我覺得「到」「開」這類詞，有點「介詞」的性質。若是數【名 + 介 + 動 + 賓】的結構就很常見了，「筆下生花」、「火上澆油」、「節外生枝」……（好吧這有點牽強。）


----------



## Ghabi

《論語》裡說「迅雷風烈」,而非「迅雷烈風」;《楚辭》裡說「吉日兮辰良」,而非「吉日兮良辰」,這本來就是漢語裡頭一種不罕見的修辭。

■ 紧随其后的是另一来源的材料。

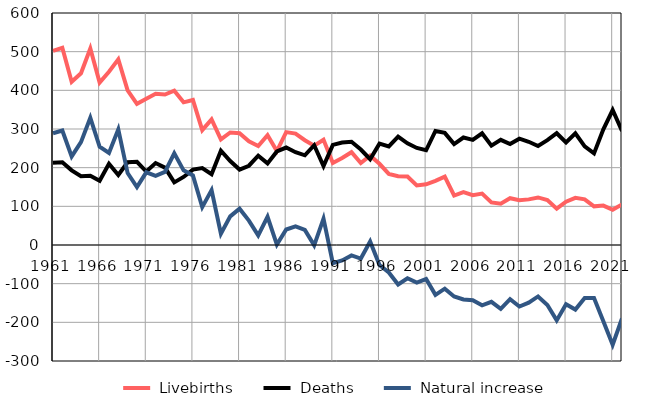
| Category |  Livebirths |  Deaths |  Natural increase |
|---|---|---|---|
| 1961.0 | 502 | 213 | 289 |
| 1962.0 | 510 | 214 | 296 |
| 1963.0 | 422 | 193 | 229 |
| 1964.0 | 444 | 178 | 266 |
| 1965.0 | 508 | 179 | 329 |
| 1966.0 | 420 | 166 | 254 |
| 1967.0 | 448 | 210 | 238 |
| 1968.0 | 480 | 181 | 299 |
| 1969.0 | 400 | 214 | 186 |
| 1970.0 | 365 | 215 | 150 |
| 1971.0 | 378 | 190 | 188 |
| 1972.0 | 391 | 212 | 179 |
| 1973.0 | 389 | 200 | 189 |
| 1974.0 | 399 | 162 | 237 |
| 1975.0 | 369 | 176 | 193 |
| 1976.0 | 375 | 195 | 180 |
| 1977.0 | 297 | 199 | 98 |
| 1978.0 | 325 | 183 | 142 |
| 1979.0 | 273 | 244 | 29 |
| 1980.0 | 291 | 217 | 74 |
| 1981.0 | 289 | 195 | 94 |
| 1982.0 | 268 | 205 | 63 |
| 1983.0 | 256 | 231 | 25 |
| 1984.0 | 284 | 211 | 73 |
| 1985.0 | 243 | 242 | 1 |
| 1986.0 | 292 | 252 | 40 |
| 1987.0 | 288 | 240 | 48 |
| 1988.0 | 271 | 232 | 39 |
| 1989.0 | 257 | 258 | -1 |
| 1990.0 | 272 | 204 | 68 |
| 1991.0 | 212 | 259 | -47 |
| 1992.0 | 225 | 265 | -40 |
| 1993.0 | 240 | 267 | -27 |
| 1994.0 | 212 | 247 | -35 |
| 1995.0 | 231 | 222 | 9 |
| 1996.0 | 210 | 262 | -52 |
| 1997.0 | 184 | 255 | -71 |
| 1998.0 | 178 | 280 | -102 |
| 1999.0 | 177 | 263 | -86 |
| 2000.0 | 154 | 251 | -97 |
| 2001.0 | 157 | 245 | -88 |
| 2002.0 | 166 | 295 | -129 |
| 2003.0 | 177 | 290 | -113 |
| 2004.0 | 128 | 261 | -133 |
| 2005.0 | 137 | 278 | -141 |
| 2006.0 | 129 | 272 | -143 |
| 2007.0 | 133 | 289 | -156 |
| 2008.0 | 110 | 257 | -147 |
| 2009.0 | 107 | 272 | -165 |
| 2010.0 | 121 | 261 | -140 |
| 2011.0 | 116 | 275 | -159 |
| 2012.0 | 118 | 267 | -149 |
| 2013.0 | 123 | 256 | -133 |
| 2014.0 | 116 | 271 | -155 |
| 2015.0 | 94 | 289 | -195 |
| 2016.0 | 112 | 265 | -153 |
| 2017.0 | 122 | 289 | -167 |
| 2018.0 | 118 | 255 | -137 |
| 2019.0 | 100 | 237 | -137 |
| 2020.0 | 102 | 299 | -197 |
| 2021.0 | 91 | 349 | -258 |
| 2022.0 | 105 | 295 | -190 |

另外,粵語裡只能說「馬到功成」,不能說「馬到成功」,這是方言的分別。


----------



## Youngfun

古代的成功跟现在的成功（success）意思一样吗？


----------



## Skatinginbc

Thank you all for the valuable inputs. 

I can understand the grammatical correctness of 迅雷風烈 and 吉日辰良 since both  post-nominal modifiers and pre-nominal modifiers are allowed in Archaic  Chinese.  But 「馬到成功」 is a different story.  It involves two different  subjects, that is, 「馬」 and an unspecified subject, without an overt  conjunction (e.g., 即, 就, 便, etc.).  誰成功? 馬嗎?  「馬到功成」 (馬一到, 功便成) has two subjects, both specified, and so a conjunction is not needed.  「旗開得勝」==> 誰得勝? 旗子嗎?  Why not 「開旗得勝」(一打開戰旗就獲得勝利), where 「開旗」 and 「得勝」 share the same subject?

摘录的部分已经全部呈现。